Дверь открыл Дюла, который по возрасту почти годился ему в сыновья; он встретил Иштвана с подчеркнутой вежливостью, приличествующей молодому человеку в обращении со старшими. Они пожали друг другу руки, Дюла даже слегка поклонился. Он был в домашнем халате, в руке держал рейсфедер — видимо, гость оторвал его от стола, на котором меж пузырьков с тушью валялись листы ватмана, исчерченные вдоль и поперек. Иштван взглянул на бумаги.
— Что за чудные, длинные, прямые линии, — сказал он, чтобы как-то начать разговор, и подумал, что жизнь у этого юноши такая же прямая. Он завидовал его трудолюбию и упорству.
За два прошедших года Дюла возмужал, посерьезнел; он больше молчал, на вопросы же отвечал рассудительно. Тонкие его пальцы часто приглаживали густые волосы.
Иштван заговорил про какой-то счет, который ему нужно обсудить с Вилмой; в последнее время нет-нет да приходят такие счета, которые давным-давно оплачены.

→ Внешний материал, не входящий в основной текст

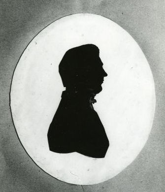 Martinus Manger Cats (1817-1896), burgemeester van Smallingerland

Пока шел деловой разговор, Дюла, присев на подоконник, молчал; потом попросил прощенья и вышел, тактично оставив их ненадолго вдвоем.
— О, — сказал Иштван, сейчас лишь заметив, что Вилма неважно выглядит, — вы не больны? — И пристально посмотрел ей в глаза.
Про себя он подумал: «Неужели она тоже?»
— Нет. Это просто нервы.
— А вообще у вас все в порядке?
— Да, — тихо и искренне ответила Вилма, — все в порядке.
— Берегите здоровье. Побольше свежего воздуха, побольше спать. Вы сегодня немного бледны.
— Знаю, — сказала она. — Голова болит.
— Это не страшно, — продолжал Иштван, — но запускать все же не стоит. Надо узнать причину, тогда хороший врач вылечит вас в два счета. Может быть, малокровие? Или просто нервы шалят? Но это уже действительно дело медиков. Только, очень прошу вас, обращайтесь к хорошим врачам. Не к кому придется. Вы ведь помните…
Уже собравшись идти, он попросил что-нибудь, оставшееся от сына; переезжая, он ничего с собой не захватил.
— Достаточно одной фотографии, — сказал он.
Вилма достала коробку, полную фотоснимков. Иштванка был тут и в грудном возрасте, с округлыми, словно ниточкой перевязанными ручками, в белых вязаных башмачках; и на санках, в теплом пальтишке, с мишкой и куклой; на мгновение они словно вновь вернулись в те печальные дни. Пришел Дюла и встал у дверей, не решаясь тревожить их горе, принадлежавшее только им двоим.
— Мне бы хотелось ту, — сказал Иштван, — где он в матросском костюмчике, без шапки, так что лобик его виден, такой красивый, выпуклый.
— Вот эту?
— Да, — он взял фотографию. — Какой он милый. Бедняжка.
— Бедняжка, — вздохнув, повторила Вилма. — Тут уже видно, что ему недолго осталось жить.